Neville frowned. "A talking wolf? Ron, are you sure you didn't get hit with that explosion after all?"
"No, listen – just before she ran into me, I heard someone yell, 'Look out!' A girl. Did you hear anything, either of you?"
Harry and Neville shook their heads. "No one yelled," said Neville. "We were all just working, and then we heard your potion explode."
"And when we looked up, you were on the floor with a wolf on top of you," said Harry. "Maybe you hit your head and you're hearing things. Come on, let's get lunch."
The afternoon was uneventful, except for an encounter between Zelda and Mrs. Norris, involving a great deal of growling on one side and spitting on the other, but no actual bloodshed. The boys meandered down to Hagrid's hut around three o'clock.

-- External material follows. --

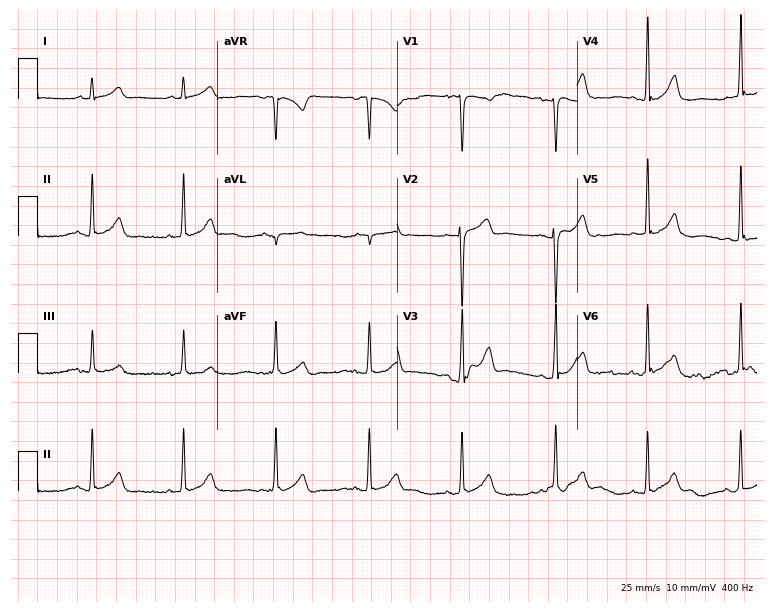
12-lead ECG from a 25-year-old male (7.3-second recording at 400 Hz). No first-degree AV block, right bundle branch block, left bundle branch block, sinus bradycardia, atrial fibrillation or sinus tachycardia recorded for this tracing.

Hagrid let them in, holding back his boarhound, Fang, who started making friends with Zelda immediately Hagrid let him go, then licked all the boys' ears thoroughly as Harry introduced them.
"So, great news abou' Sirius," said Hagrid, pouring out tea for everyone. "An' how long've you known and never told no one?"
"All my life, pretty much," said Harry tiredly. "Everyone wants to know about him this last week, everyone's asking questions... except you, Ray," he said suddenly, turning to the blond boy. "You haven't asked me one thing about him, I just realized that. Why not?"
Ray grinned. "Why should I? Everyone else already asked everything I wanted to, I heard you when you answered them, so why ask you questions over again?"
"Thank you," said Harry heartily. "I wish I could just write up a little sheet of answers and give them out to anyone who asks. Yes, I like having him around. No, he isn't mean to me. Yes, he likes to play jokes. No, he's never hurt me. On and on and on."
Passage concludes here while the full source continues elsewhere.